Mock objects have been a part of test-centric development for a while. There are many libraries that help you create mock objects, and it's easy to create your own using proxies. But most of the articles that I've read on mock-centric tests use them to track simple interactions: you want to verify that your class takes a particular action, so you inject a mock that asserts it occurred.

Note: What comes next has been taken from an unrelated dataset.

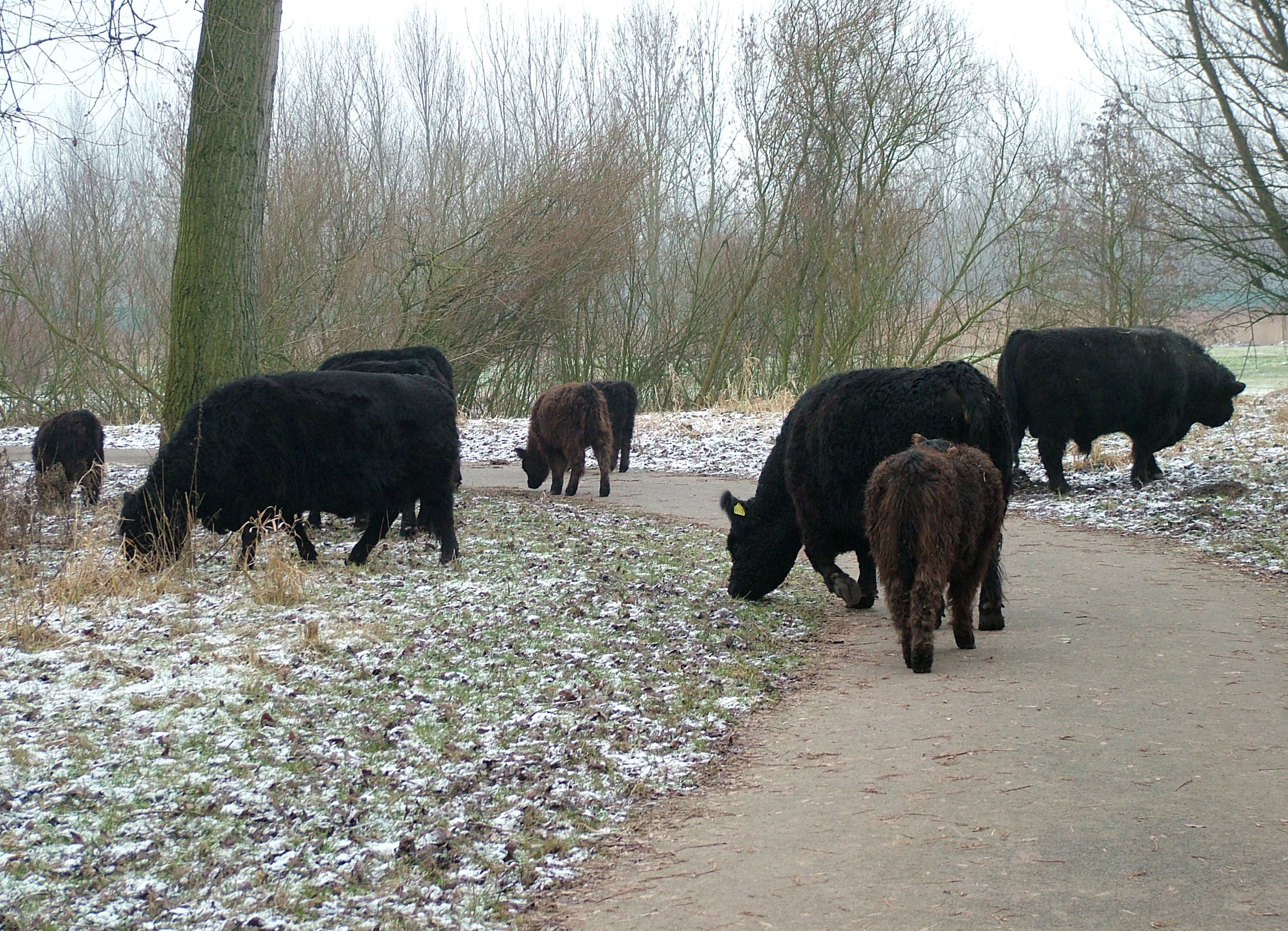 Galloways in Alphen aan den Rijn, tussen golfplaats en Zegerplas

When testing my sort routine, I wanted to verify that the sort actually performed in NlogN time. It was a static method, so there was no place to add a test hook even if I believed in doing so. But there was one hook that was a natural part of the API:

public static class CountingIntComparator
implements Heapsort.IntComparator
{
    public int count;
    public int expectedCount;

    public CountingIntComparator(int size)
    {
        // our implementation of heapsort should perform at most 3 compares per element
        expectedCount = 3 * size * (int)Math.ceil(Math.log(size) / Math.log(2));
    }

    public int compare(int i1, int i2)
    {
        count++;
        return (i1 < i2) ? -1
             : (i1 > i2) ? 1
             : 0;
    }

    public void assertCompareCount()
    {
        assertTrue("expected < " + expectedCount + ", was " + count,
                   count < expectedCount);
    }
}

This works because “O(NlogN)” refers to the number of comparisons made by the sort. And it made for very simple test code (note that I needed a relatively large test array; this is a probabilistic tests, and I didn't want the test to fail because the random number generator returned a string of “bad” values):

public void testIntSortManyElements() throws Exception
{
    final int size = 10000;

    int[] src = createRandomArray(size);
    int[] exp = createSortedCopy(src);

    CountingIntComparator cmp = new CountingIntComparator(size);
    Heapsort.sort(src, cmp);
    assertEquals(exp, src);

    cmp.assertCompareCount();
}

The take-away from this, if there is one, is that mock objects can do more than simple interaction tests. They can gather statistics that give you insight into the long-term behavior of your objects, without the need to expose object state to the entire world.

The key seems to be whether or not the API that you're building is amenable to injecting such a mock without adding a test-specific variant. Perhaps it's a technique that only works for utility classes. But I'll be looking for similar opportunities in more complex code.